Mutations in miRNA binding sites in the 3′-UTR ofELOVL6disturb the effects ofELOVL6-targeting miRNAs (A–C) Sequence alignments of binding sites of miR-135b-5p and miR-135a-5p (A), miR-125a-5p and miR 125b-5p (B), and miR-22–3p (C) in ELOVL6 3′-UTR from different species and mutations that were introduced into specific binding sites. The seed regions are highlighted. (D–F) Validation of specific target recognition using the dual-luciferase assay in miR-135b-5p and miR-135a-5p (D), miR-125a-5p and miR 125b-5p (E), and miR-22–3p (F). WT: Wild-type, Mut: Mutant. ns: not significant; *P < 0.05; **P < 0.01; ***P < 0.001.

Fig. 3

miR-135b-5p and miR-135a-5p decrease the abundance of ELOVL6 at both mRNA and protein levels in GBM cells (A) Alignment between mature miR-135b-5p and miR-135a-5p indicating one nucleotide difference. (B, C) Luciferase activity of the dual-luciferase reporter vector with the F1 of ELOVL6 3′-UTR cotransfected with miRNA mimics or negative control (NC) in U87-MG (B) and U118-MG cells (C). 3′-UTR WT containing wild-type ELOVL6 3′-UTR; 3′-UTR Mut containing mutations in specific miRNA target sites of ELOVL6 3′-UTR indicated in Fig. 2A; EV or predicted miRNA expressing vector in HEK293 cells. (D, E) Expression levels of ELOVL6 in U87-MG (D) and U118-MG cells (E) transfected with the miR-135b-5p mimic, miR-135a-5p mimic, or NC were measured by qRT-PCR. (F) HA-tagged ELOVL6 and F1 of ELOVL6 3′-UTR were cotransfected with the miR-135b-5p mimic, miR-135a-5p mimic, or NC into U87-MG and U118-MG cells, and levels of HA-ELOVL6 were analyzed by western blotting. (G, H) The palmitoyl-CoA elongation activity assay in U87-MG (G) and U118-MG GBM (H) cells transfected with the miR-135b-5p mimic, miR-135a-5p mimic, or NC. **P < 0.01; ***P < 0.001, ****P < 0.0001. GBM: glioblastoma multiforme.

Fig. 4

miR-135b-5p and miR-135a-5p regulate fatty acid composition in GBM cells (A) Fatty acid composition of U87-MG cells transfected with miR-135b-5p mimic, miR-135a-5p mimic or negative control (NC) mimic for 48 h (n = 4 per group). (B) The ratio of stearate (C18:0) to palmitate (C16:0) in U87-MG cells transfected with miR-135b-5p mimic, miR-135a-5p mimic or negative control mimic for 48 h (n = 4 per group). (C) Fatty acid composition of U118-MG cells transfected with miR-135b-5p mimic, miR-135a-5p mimic, or negative control mimic for 48 h (n = 4 per group). (D) The ratio of stearate (C18:0) to palmitate (C16:0) in U118-MG cells transfected with miR-135b-5p mimic, miR-135a-5p mimic, or negative control (NC) mimic for 48 h (n = 4 per group). *P < 0.05; **P < 0.01; and ***P < 0.001 vs.

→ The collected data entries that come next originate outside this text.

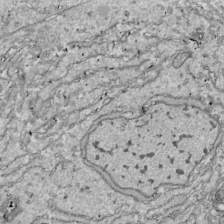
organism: Drosophila
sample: Cell division; meiosis; drosophila spermatocytes
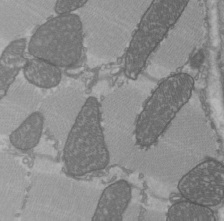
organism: C57BL Mouse
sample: Heart
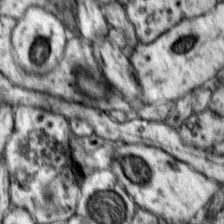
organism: Mouse
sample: Primary visual cortex
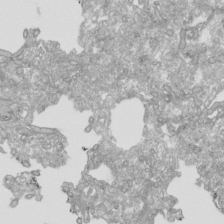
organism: Human
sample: Mitochondria in HCT116 cells
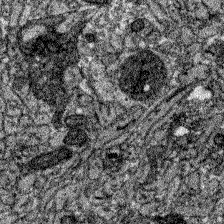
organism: Zebrafish
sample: Larval olfactory bulb
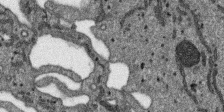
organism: Human
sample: Lung epithelial cells infected with SARS-CoV-2
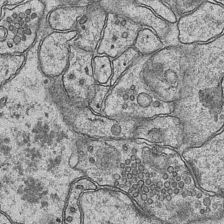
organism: Mouse
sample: CA1 Hippocampus
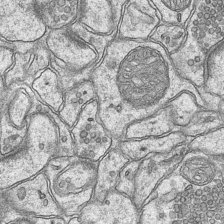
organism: Mouse
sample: CA1 Hippocampus
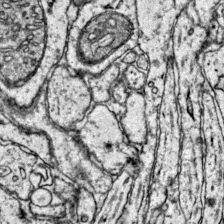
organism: Mouse
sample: Primary visual cortex
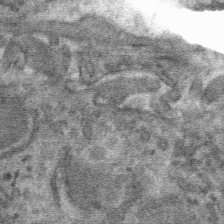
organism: Mouse
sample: Mouse hepatocytes
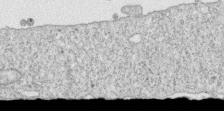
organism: Human
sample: HeLa cell HIV synapse
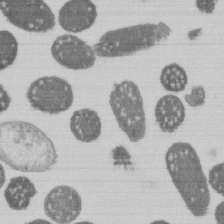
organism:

NC. N.D.: not detected.

Fig. 5

miR-135b-5p and miR-135a-5p suppress cell proliferation in glioblastoma cells by inhibiting ELOVL6 (A, B) Representative fluorescence microscopy images of EdU cell proliferation assay in U87-MG (A) and U118-MG (B) cells transfected with the miR-135b-5p mimic, miR-135a-5p mimic, or NC and ELOVL6 or EV. (C, D) Percentage of EdU-positive cells in U87-MG (C) and U118-MG (D) cells treated as in (A) and (B), respectively. ****P < 0.0001. EdU, 5-ethynyl-2′-deoxyuridine; DAPI, 4′,6-diamidino-2-phenylindole. EV: pcDNA 3.1 (+) empty vector, OE: overexpression.

Fig. 6

miR-135b-5p and miR-135a-5p suppress cell migration in glioblastoma cells by inhibiting ELOVL6 (A, B) Representative images of the wound healing assay in U87-MG (A) and U118-MG (B) cells transfected with the miR-135b-5p mimic, miR-135a-5p mimic, or NC and ELOVL6 or EV at 0, 12, and 24 h. (C, D) Percentage of the migrated area following the wound healing assay in U87-MG (C) and U118-MG (D) cells treated as in (A) and (B), respectively. **P < 0.01, ***P < 0.001 compared to NC. OE: overexpression, EV: pcDNA 3.1 (+) empty vector.